Merkin v. Connecticut Co.

228 A.2d 812, 27 Conn. Super. Ct. 55, 27 Conn. Supp. 55, 1966 Conn. Super. LEXIS 163
CourtConnecticut Superior Court
DecidedJune 14, 1966
DocketFile 145840
StatusPublished

This text of 228 A.2d 812 (Merkin v. Connecticut Co.) is published on Counsel Stack Legal Research, covering Connecticut Superior Court primary law. Counsel Stack provides free access to over 12 million legal documents including statutes, case law, regulations, and constitutions.

Bluebook
Merkin v. Connecticut Co., 228 A.2d 812, 27 Conn. Super. Ct. 55, 27 Conn. Supp. 55, 1966 Conn. Super. LEXIS 163 (Colo. Ct.
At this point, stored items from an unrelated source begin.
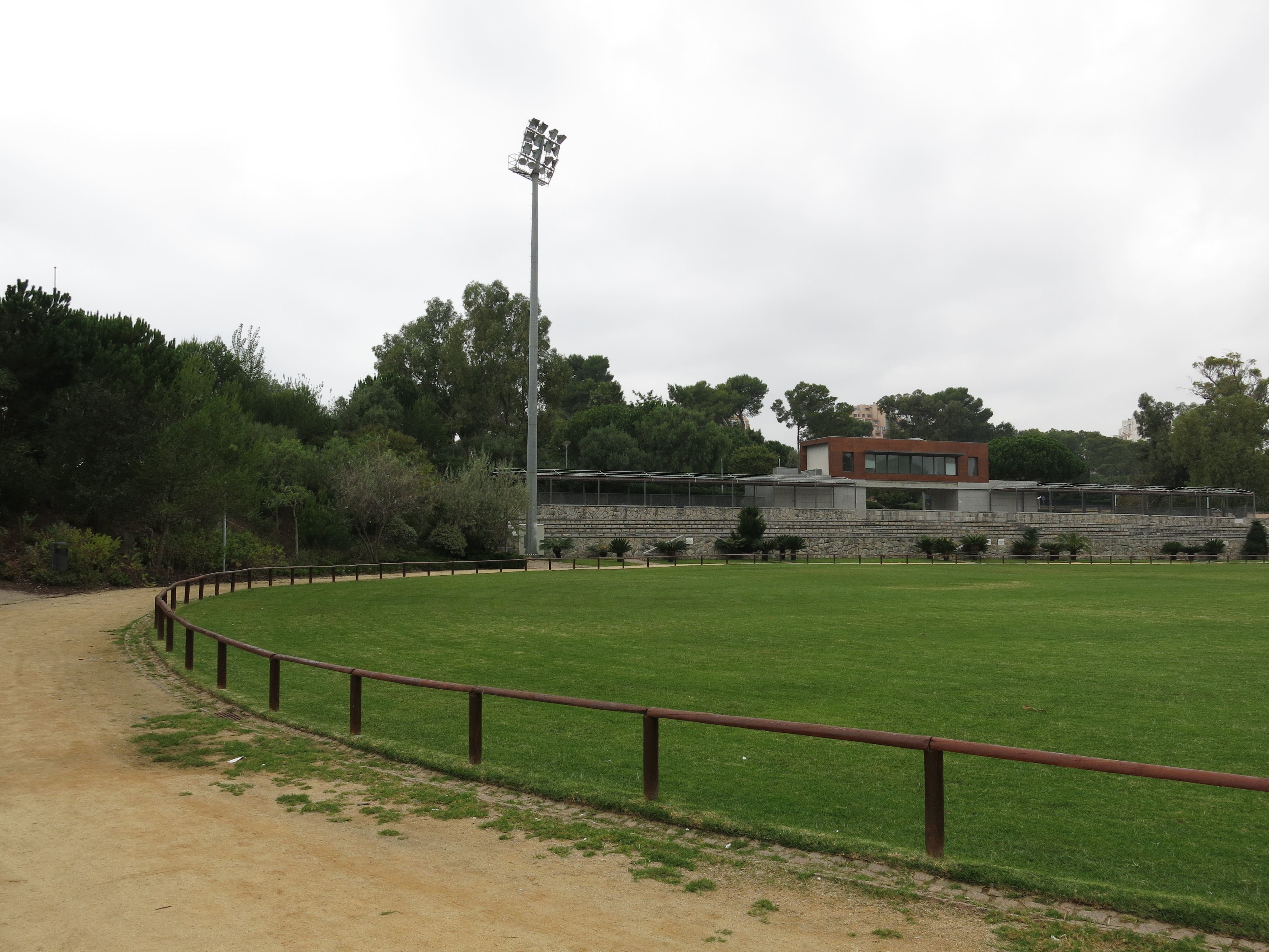 2016-10-21_Cascais_6180
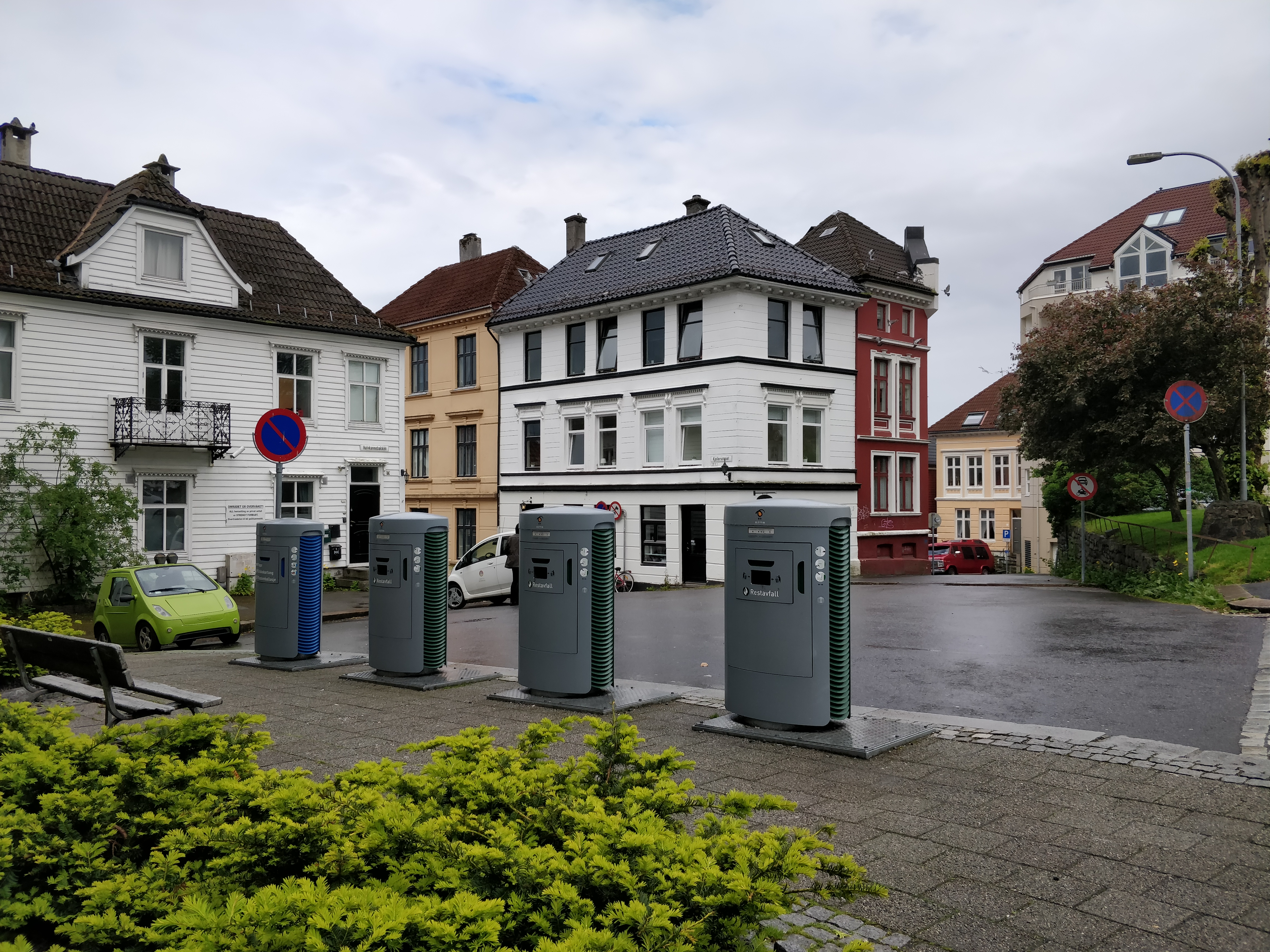 Nedkast til Bossnettet i Bergen ved Hennebysmauet. De som er grønn på siden er for restavfall, mens den blå er plast og papir.
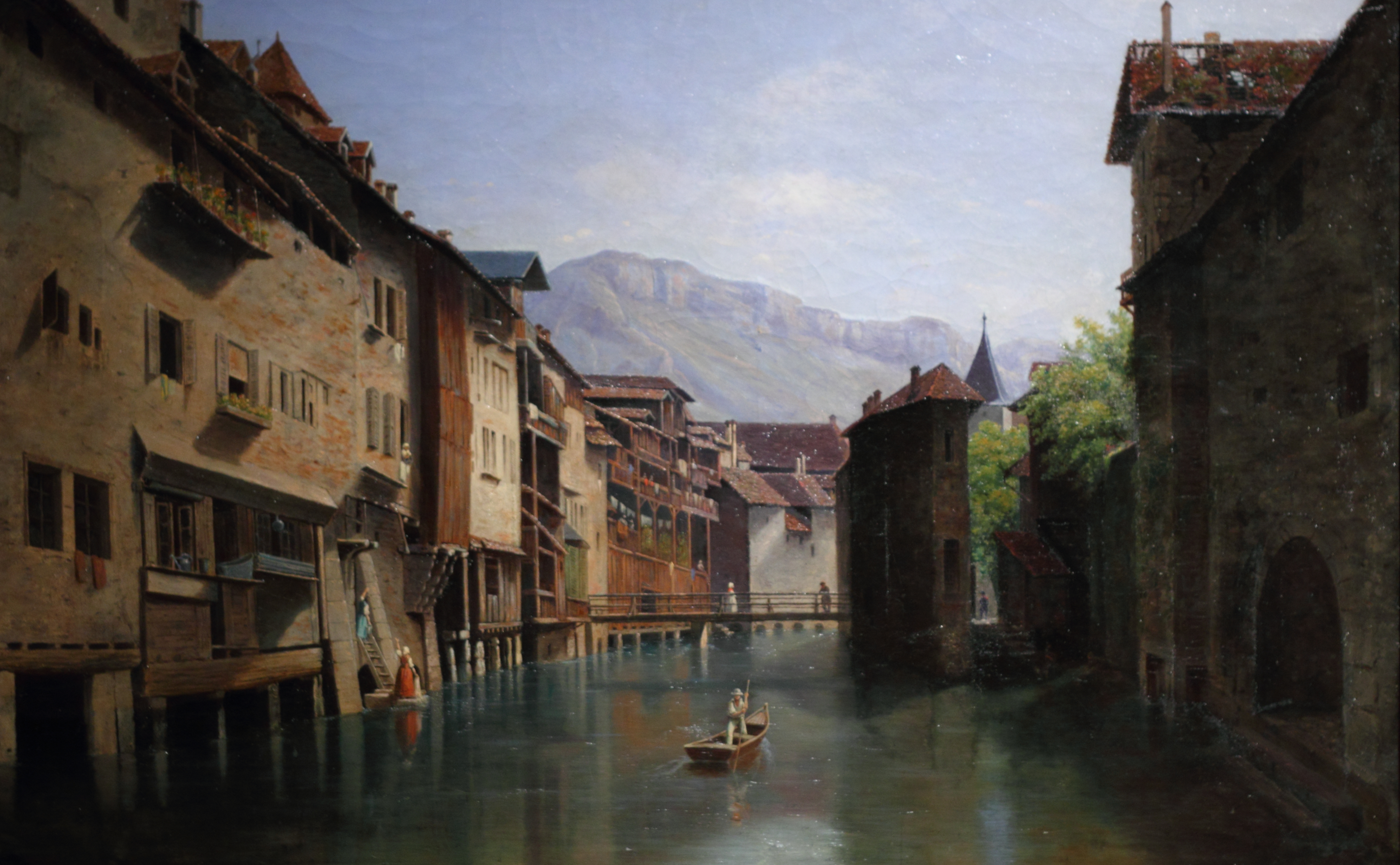 Peinture de la seconde moitié du XIXème siècle
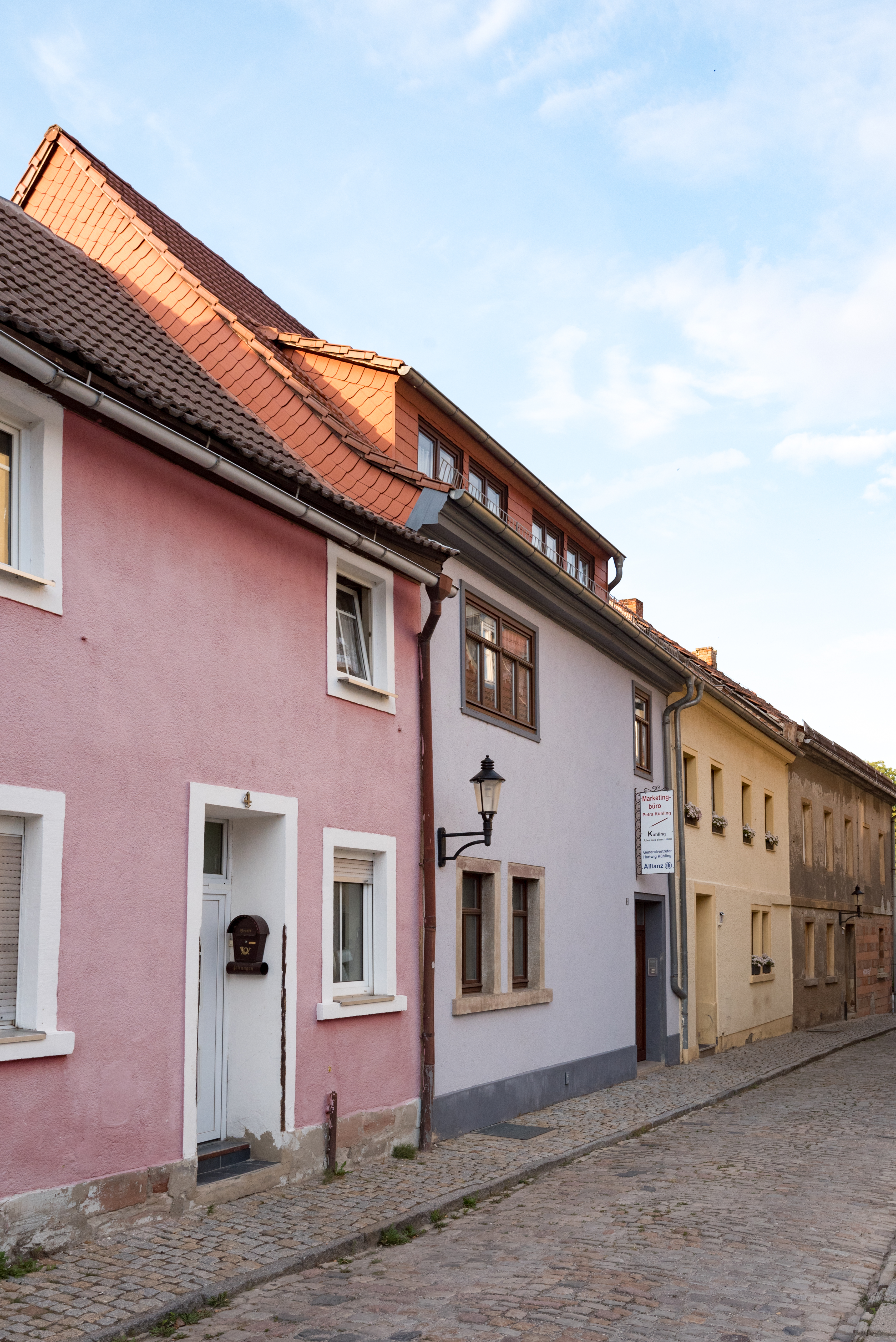 Naumburg (Saale), Webergasse 3
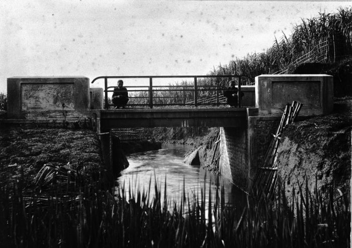 Foto. Brug met betongewelven over de rivier de Pekadja, de brug is gebouwd door de suikeronderneming; grens tussen de ondernemingen Poerwokerto en Soekaradja, Midden-Java
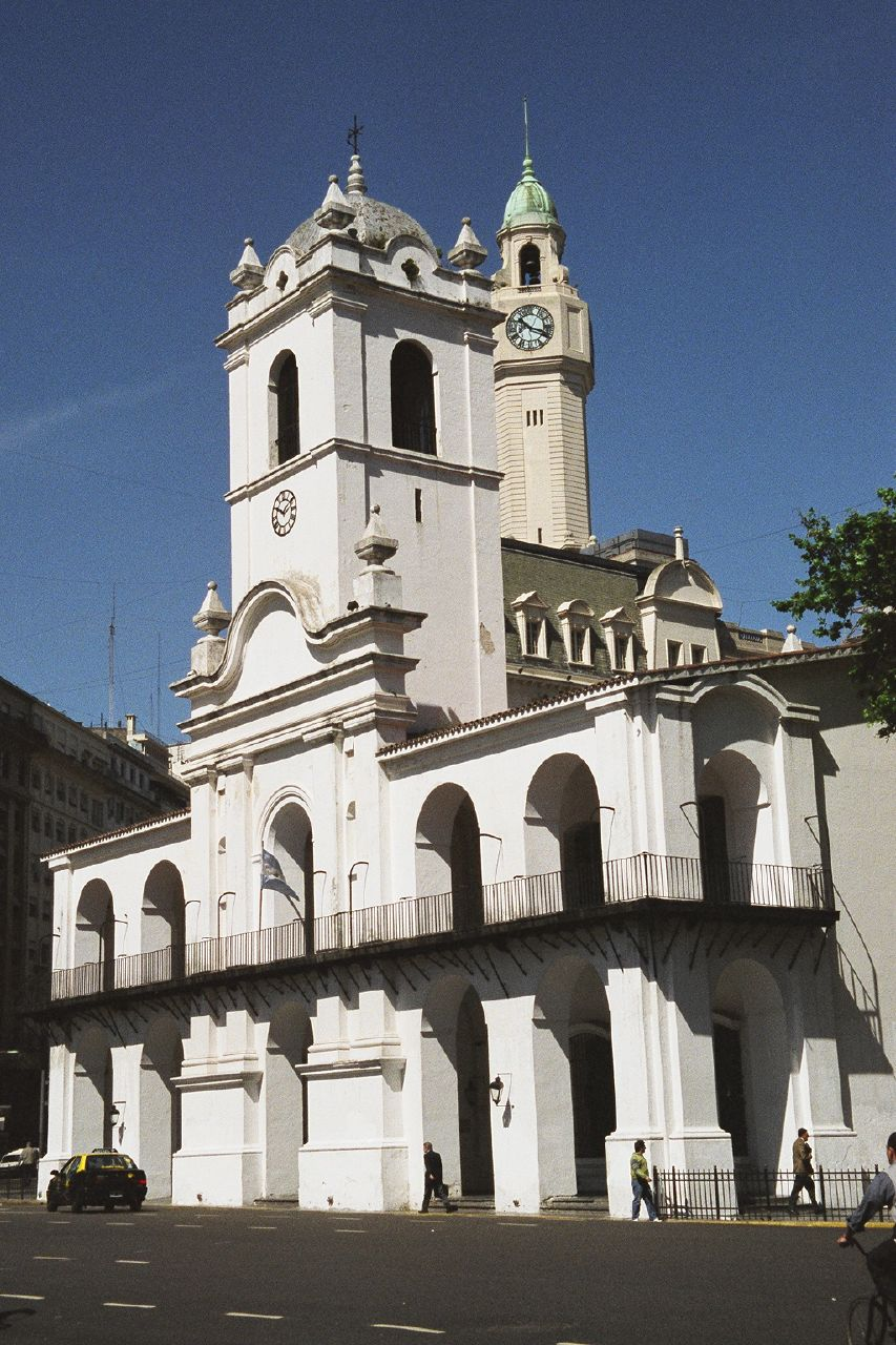 Cabildo de Buenos Aires en julio de 2005

App. 1966).

Opinion

Palmer, J.

This is an action, in its second count, to recover damages for personal injuries alleged to have been caused “by reason of mounds of uneven ice and hard-packed snow which made the . . . easterly side of Blue Hills Avenue defective, slippery and dangerous.” The action is predicated on what is now § 13a-149 of the General Statutes, which provides : “Any person injured in person or property by means of a defective road or bridge may recover damages from the party bound to keep it in repair

Blue Hills Avenue is a public highway in the defendant city. It appears, however, to be a fact that pursuant to provisions of the General Statutes the portion of Blue Hills Avenue here in question was taken into the state highway system effective on July 9, 1962, and further, that the state is responsible for snow removal from the pavement to or adjacent to the curb or shoulders, but not the *56 removal or carting of snow from the curb or shoulder areas.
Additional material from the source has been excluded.